Under the BIA, a proposal may be made by an insolvent person, a receiver, a liquidator of an insolvent person's property, a bankrupt, and a trustee of the estate of a bankrupt. There is no minimum debt requirement for companies to be eligible to make proposals under the BIA.
A BIA proposal is initiated by either filing a proposal, or filing a notice of intention to make a proposal ("Notice of Intention"). On the filing of the Notice of Intention, all creditors are stayed for an initial period of 30 days (unless a secured creditor has filed a notice pursuant to section 244 of the BIA and the statutory ten-day period has expired).
To proceed with a proposal under the BIA, the debtor must:
- be insolvent under either the cash flow test or balance sheet test (see above, CCAA proceedings).
- have at least CAD$1,000 in unsecured indebtedness.
Once the debtor has filed either a proposal or a Notice of Intention, the court will appoint a proposal trustee to supervise the proposal process. The role of the trustee in BIA proposal proceedings is to monitor the debtor's actions, assist the debtor in developing the proposal and in reaching a compromise with its creditors, and to alert the court if there are any material adverse changes.
The debtor remains in control of its property and assets throughout the duration of BIA proposal proceedings and the appointed trustee does not directly have any control over the debtor's affairs.
Once a proposal or Notice of Intention has been filed, no creditors (whether secured or unsecured) can bring or continue any proceedings against the debtor. The stay of proceedings prohibits any creditor from exercising any remedy against the debtor or its property, or commencing or continuing any action, execution or other proceeding for the recovery of a claim provable in bankruptcy without leave of the Court granted on motion on notice to the debtor and the proposal trustee (See Question 9).
Secured creditors may enforce their security interest only if they have served a notice pursuant to section 244 of the BIA on the debtor and the statutory ten-day notice period has lapsed (or the debtor company consented to an earlier enforcement by the secured creditor at the time that the section 244 notice was delivered by the secured creditor, or thereafter).BIA proposal proceedings proceed on defined time limits. On the filing of a Notice of Intention, all creditors are stayed for an initial period of 30 days. The time for filing a proposal (and the stay period) can be extended by the court for a maximum period of six months (including the initial 30 day stay), in 45-day intervals.
Both the debtor's creditors and the court must approve of a proposal pursuant to the BIA. At least two-thirds in value and a majority in number of the creditors, including secured creditors to whom the proposal was made, must approve of the proposal. Following the creditors' approval, the court will approve the proposal if it is for the general benefit of the creditors.
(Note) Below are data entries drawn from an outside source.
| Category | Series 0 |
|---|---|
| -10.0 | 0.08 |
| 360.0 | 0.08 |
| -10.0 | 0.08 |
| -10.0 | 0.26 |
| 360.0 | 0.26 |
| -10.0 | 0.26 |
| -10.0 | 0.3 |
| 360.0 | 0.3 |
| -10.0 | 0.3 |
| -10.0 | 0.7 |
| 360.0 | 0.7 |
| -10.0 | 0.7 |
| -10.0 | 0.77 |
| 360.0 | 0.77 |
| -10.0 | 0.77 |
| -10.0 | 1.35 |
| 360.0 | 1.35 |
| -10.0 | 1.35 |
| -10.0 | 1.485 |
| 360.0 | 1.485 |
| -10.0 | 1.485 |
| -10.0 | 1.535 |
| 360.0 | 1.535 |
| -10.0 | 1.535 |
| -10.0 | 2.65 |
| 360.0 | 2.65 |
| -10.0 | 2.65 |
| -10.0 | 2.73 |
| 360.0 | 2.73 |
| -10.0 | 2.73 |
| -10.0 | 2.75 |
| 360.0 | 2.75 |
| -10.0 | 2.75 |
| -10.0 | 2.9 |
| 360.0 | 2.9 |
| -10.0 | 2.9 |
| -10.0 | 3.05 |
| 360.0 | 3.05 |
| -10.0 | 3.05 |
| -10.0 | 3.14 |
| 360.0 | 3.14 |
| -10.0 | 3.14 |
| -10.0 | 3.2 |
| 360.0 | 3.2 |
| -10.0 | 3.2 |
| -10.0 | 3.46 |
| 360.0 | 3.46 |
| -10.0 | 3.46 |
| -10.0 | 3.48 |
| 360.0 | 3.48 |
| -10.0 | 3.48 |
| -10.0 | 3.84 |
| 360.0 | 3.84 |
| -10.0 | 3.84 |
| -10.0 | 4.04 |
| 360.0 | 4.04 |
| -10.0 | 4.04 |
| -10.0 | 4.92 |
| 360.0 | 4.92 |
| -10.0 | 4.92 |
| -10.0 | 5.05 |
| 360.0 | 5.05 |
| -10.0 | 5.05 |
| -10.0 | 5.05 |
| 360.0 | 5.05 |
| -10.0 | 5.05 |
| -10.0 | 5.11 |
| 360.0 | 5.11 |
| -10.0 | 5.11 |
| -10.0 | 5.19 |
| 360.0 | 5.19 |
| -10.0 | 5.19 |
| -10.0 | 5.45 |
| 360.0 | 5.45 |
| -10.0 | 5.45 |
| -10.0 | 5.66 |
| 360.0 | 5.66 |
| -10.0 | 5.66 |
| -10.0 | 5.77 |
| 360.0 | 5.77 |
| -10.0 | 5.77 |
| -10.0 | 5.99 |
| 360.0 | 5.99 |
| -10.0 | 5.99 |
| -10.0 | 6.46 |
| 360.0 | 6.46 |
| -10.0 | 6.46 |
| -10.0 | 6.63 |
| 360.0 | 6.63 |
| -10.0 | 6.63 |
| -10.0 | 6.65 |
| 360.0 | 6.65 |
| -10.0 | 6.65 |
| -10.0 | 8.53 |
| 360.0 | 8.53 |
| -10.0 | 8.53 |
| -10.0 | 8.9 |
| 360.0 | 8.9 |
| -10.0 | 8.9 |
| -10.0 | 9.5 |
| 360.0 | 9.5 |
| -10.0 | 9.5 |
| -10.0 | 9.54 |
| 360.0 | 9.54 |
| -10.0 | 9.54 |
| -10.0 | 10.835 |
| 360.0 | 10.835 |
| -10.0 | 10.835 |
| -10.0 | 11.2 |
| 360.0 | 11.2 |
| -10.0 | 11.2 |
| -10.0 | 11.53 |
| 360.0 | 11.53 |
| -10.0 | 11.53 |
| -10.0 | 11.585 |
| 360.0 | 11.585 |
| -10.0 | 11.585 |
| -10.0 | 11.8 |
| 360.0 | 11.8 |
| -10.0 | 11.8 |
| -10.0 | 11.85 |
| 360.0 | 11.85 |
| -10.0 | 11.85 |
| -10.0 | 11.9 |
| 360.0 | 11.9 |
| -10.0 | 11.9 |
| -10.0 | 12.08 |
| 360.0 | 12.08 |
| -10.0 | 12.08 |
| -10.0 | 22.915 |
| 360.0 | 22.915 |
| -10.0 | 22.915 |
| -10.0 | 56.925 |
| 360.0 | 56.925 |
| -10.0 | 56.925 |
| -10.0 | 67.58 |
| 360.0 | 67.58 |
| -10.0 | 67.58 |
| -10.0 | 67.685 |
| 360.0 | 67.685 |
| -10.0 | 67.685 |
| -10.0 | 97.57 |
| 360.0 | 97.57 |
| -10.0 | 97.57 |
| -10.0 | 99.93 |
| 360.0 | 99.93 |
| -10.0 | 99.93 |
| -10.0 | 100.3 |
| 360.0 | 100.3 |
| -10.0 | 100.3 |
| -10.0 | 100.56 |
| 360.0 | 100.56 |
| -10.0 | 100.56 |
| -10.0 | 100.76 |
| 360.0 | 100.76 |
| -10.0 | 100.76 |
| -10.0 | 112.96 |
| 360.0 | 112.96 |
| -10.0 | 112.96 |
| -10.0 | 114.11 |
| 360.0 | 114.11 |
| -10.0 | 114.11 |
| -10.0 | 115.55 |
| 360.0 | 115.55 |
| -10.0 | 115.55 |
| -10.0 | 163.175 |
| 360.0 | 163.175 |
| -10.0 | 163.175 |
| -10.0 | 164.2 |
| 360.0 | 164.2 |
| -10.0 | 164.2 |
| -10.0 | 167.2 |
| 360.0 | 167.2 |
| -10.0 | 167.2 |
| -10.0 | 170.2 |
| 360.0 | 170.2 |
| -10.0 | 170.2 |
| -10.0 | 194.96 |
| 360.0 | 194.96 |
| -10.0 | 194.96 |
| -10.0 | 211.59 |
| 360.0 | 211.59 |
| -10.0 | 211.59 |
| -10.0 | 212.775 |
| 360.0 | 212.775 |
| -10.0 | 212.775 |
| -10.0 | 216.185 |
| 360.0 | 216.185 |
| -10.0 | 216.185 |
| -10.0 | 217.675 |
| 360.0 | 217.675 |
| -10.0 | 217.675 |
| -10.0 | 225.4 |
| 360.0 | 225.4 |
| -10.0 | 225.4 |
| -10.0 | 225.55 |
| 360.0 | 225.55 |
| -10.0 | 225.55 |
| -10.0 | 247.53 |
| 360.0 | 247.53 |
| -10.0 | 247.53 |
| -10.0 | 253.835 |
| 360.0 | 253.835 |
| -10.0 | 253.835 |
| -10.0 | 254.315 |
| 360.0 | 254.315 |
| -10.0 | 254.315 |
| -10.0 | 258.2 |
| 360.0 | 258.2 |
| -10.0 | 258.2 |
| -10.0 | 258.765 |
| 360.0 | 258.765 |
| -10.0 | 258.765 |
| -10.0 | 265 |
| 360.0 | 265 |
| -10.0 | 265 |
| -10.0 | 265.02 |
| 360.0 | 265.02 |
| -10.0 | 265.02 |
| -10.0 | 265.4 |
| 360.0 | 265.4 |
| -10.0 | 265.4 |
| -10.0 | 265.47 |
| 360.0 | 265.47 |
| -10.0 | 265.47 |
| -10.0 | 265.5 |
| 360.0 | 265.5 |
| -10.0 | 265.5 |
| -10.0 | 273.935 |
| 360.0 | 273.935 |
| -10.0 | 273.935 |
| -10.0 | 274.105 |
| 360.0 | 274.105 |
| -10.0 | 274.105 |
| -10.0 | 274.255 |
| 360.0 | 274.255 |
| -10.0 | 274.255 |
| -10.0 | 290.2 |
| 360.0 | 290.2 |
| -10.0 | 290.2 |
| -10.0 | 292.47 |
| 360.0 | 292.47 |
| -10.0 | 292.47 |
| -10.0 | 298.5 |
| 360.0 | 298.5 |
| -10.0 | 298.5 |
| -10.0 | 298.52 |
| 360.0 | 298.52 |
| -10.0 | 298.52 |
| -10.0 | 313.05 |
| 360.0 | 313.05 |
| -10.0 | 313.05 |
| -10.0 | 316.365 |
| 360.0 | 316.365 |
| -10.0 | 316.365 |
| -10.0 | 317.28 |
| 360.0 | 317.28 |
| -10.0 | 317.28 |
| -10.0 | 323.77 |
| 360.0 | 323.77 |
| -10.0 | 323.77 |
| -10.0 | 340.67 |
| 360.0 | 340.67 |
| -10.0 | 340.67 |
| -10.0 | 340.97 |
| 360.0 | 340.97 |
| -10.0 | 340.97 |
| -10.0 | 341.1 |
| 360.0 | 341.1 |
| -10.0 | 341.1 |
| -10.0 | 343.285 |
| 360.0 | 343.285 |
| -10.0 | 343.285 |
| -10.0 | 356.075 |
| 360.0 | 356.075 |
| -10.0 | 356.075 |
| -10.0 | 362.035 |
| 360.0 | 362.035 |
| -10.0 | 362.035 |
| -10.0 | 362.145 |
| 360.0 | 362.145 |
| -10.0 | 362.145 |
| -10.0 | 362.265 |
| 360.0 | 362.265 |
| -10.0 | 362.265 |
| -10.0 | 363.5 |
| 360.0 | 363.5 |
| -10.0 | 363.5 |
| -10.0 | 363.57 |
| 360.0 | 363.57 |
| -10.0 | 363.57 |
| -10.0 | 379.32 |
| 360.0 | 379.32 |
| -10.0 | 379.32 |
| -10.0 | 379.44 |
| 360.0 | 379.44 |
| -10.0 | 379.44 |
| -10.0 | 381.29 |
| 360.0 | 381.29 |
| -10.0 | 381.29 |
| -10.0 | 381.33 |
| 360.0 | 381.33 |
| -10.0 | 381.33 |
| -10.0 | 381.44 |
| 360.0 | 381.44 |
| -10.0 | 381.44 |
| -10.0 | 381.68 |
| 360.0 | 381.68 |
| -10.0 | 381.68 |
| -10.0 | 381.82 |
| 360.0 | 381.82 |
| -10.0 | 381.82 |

To this extent, evidence must be adduced to show that the debtor's creditors will be better off under the terms of the proposal than they would be if the debtor were liquidated pursuant to bankruptcy proceedings.
Once the debtor has fulfilled all of its obligations as set out in the BIA proposal, the trustee will issue a certificate confirming the debtor's full compliance with its obligations under the proposal. Once the trustee's certificate is issued, the debtor is considered to have completed its restructuring and may resume normal operations of its business. However, if the debtor defaults on its obligations to its creditors under the proposal, as approved by its creditors and the court, the debtor will be deemed to have made an assignment into bankruptcy. Similarly, if a debtor's proposal is rejected by creditors by a majority in number or one-third by value, the debtor will be deemed to be bankrupt.